● **What you should do**: When you write out the listing below, keep each word exactly as it stands and drop the pictures.

———

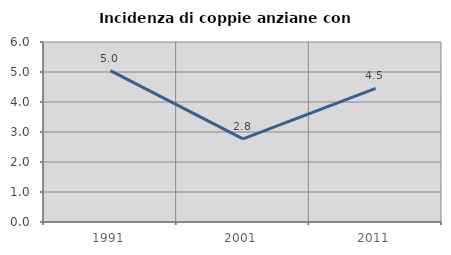
| Category | Incidenza di coppie anziane con figli |
|---|---|
| 1991.0 | 5.047 |
| 2001.0 | 2.769 |
| 2011.0 | 4.451 |

———

● **Answer area**:
| Category | Incidenza di coppie anziane con figli |
|---|---|
| 1991.0 | 5.047 |
| 2001.0 | 2.769 |
| 2011.0 | 4.451 |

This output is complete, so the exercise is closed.